Three days into another boozeless, eight-week run, I have started to develop a bit of a sweet tooth. (This grows and grows as the eight weeks progress.) My go-to thirst quencher in this regard is the gelato from the fine folks at Talenti.

And they have flavors. Double Dark Chocolate is my favorite. Toasted Almond is incredible. Coffee Chocolate Chip makes your heart sing with the sweetness of an early-90s animated Disney heroine. Caramel Cookie Crunch takes you down a wild forest road where the squirrels whistle your favorite song and woodchucks protect your children as the family sleeps.

They also have Vanilla Bean. It’s steady. It’s reliable. It’s not going to make you pause that episode of Billions (starring Chicago Bears fan Chris Denham) you’re watching, turn to your girlfriend and say, “This is incredible!” But it’s not going to upset you.

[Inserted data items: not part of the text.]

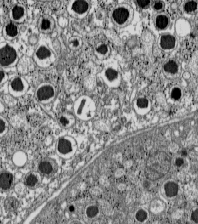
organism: C57BL Mouse
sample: Pancreatic islet
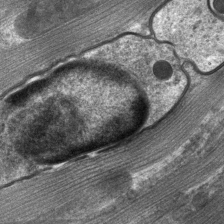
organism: C. elegans
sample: Pharynx
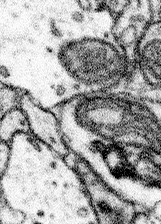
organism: Mouse
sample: Somatosensory cortex neuropil
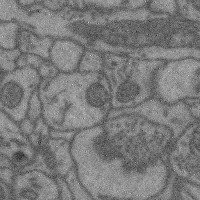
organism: Mouse
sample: Cerebral cortex
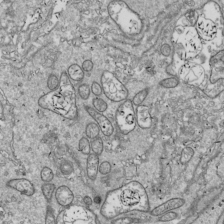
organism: Drosophila
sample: Cell division; meiosis; drosophila spermatocytes
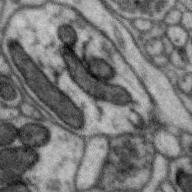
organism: Zebra finch
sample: Brain
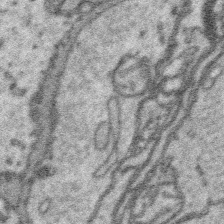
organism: Platynereis dumerilii
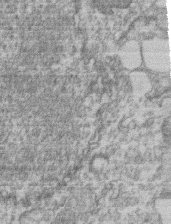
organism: Mouse
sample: T cell stromal cell synapse
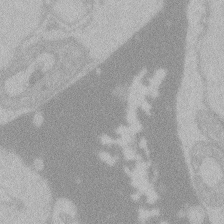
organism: Zebrafish
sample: Macrophage infected with Toxoplasma gondii
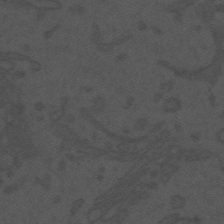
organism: Mouse
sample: Suprachiasmatic nucleus
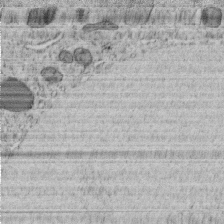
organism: C. elegans
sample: C. elegans embryo early stage
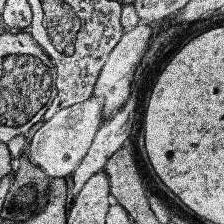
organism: Human
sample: Temporal Lobe
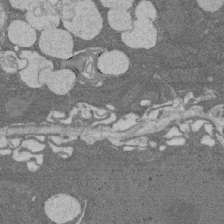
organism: Rat
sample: Salivary granule
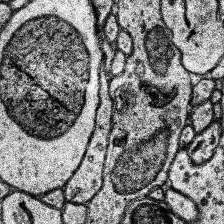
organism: Human
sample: Temporal Lobe
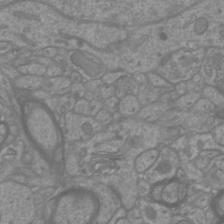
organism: Mouse
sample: Cortical neurons
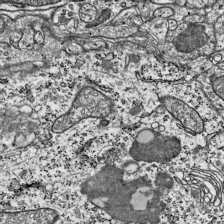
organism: Mouse
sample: Visual Cortex
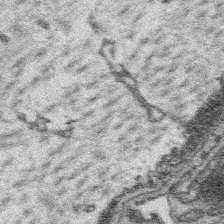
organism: Platynereis dumerilii
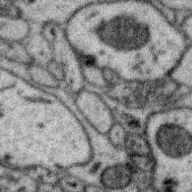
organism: Zebra finch
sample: Brain
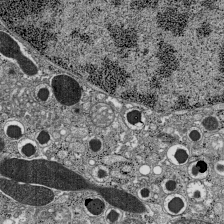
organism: C57BL Mouse
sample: Pancreatic islet
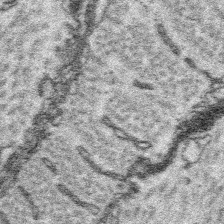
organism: Platynereis dumerilii
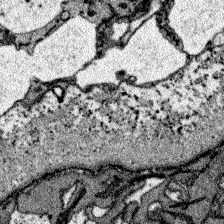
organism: Zebrafish
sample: Larval olfactory bulb
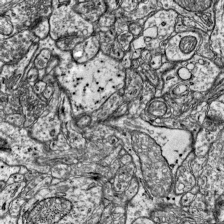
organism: Mouse
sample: Visual Cortex
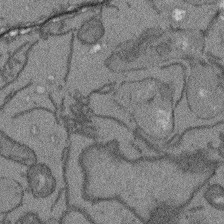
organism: Arabidopsis thaliana
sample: Root tip
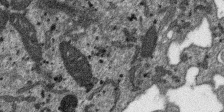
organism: Human
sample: Lung epithelial cells infected with SARS-CoV-2
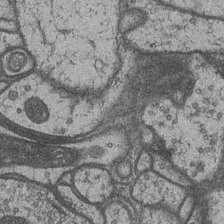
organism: Drosophila
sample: Optic medulla
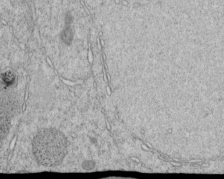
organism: C. elegans
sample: C. elegans embryo early stage
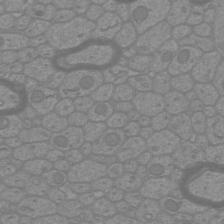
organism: Mouse
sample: Cortical neurons
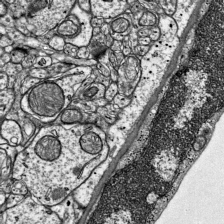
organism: Mouse
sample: Visual Cortex
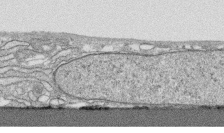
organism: Human
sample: CRL-1474
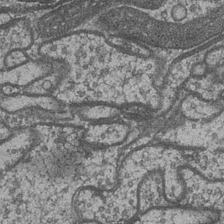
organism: Drosophila
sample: Optic medulla

Pat Shurmur is Vanilla Bean.


Resume.

Shurmur’s career is interesting.

  • He spent ten years in Philadelphia under Andy Reid, coaching tight ends, offensive line and quarterbacks. Two things about this. (1) How many coaches are in charge of three position groups during one stint with an organization? That kind of versatility is why Shurmur profiled as a successful head coach. (2) He coached Donovan McNabb to the most prolific passing resume in Eagles history.
  • He left Philly to join Steve Spagnuolo’s staff in St. Louis. 2009 did not go well, with the team winning one game being quarterbacked by Marc Bulger and Kyle Boller. After drafting Sam Bradford – the last QB to get super rich on draft day – the team improved to 7 wins with the rookie putting together a solid (if conservative) 60%, 3,512 yards, 18 TDs, 15 INTs.
  • The following season, before being hurt, Bradford’s numbers plummeted. (53.5%, 2,164 yards, 6-6.) His offensive coordinator that season? Josh McDaniels.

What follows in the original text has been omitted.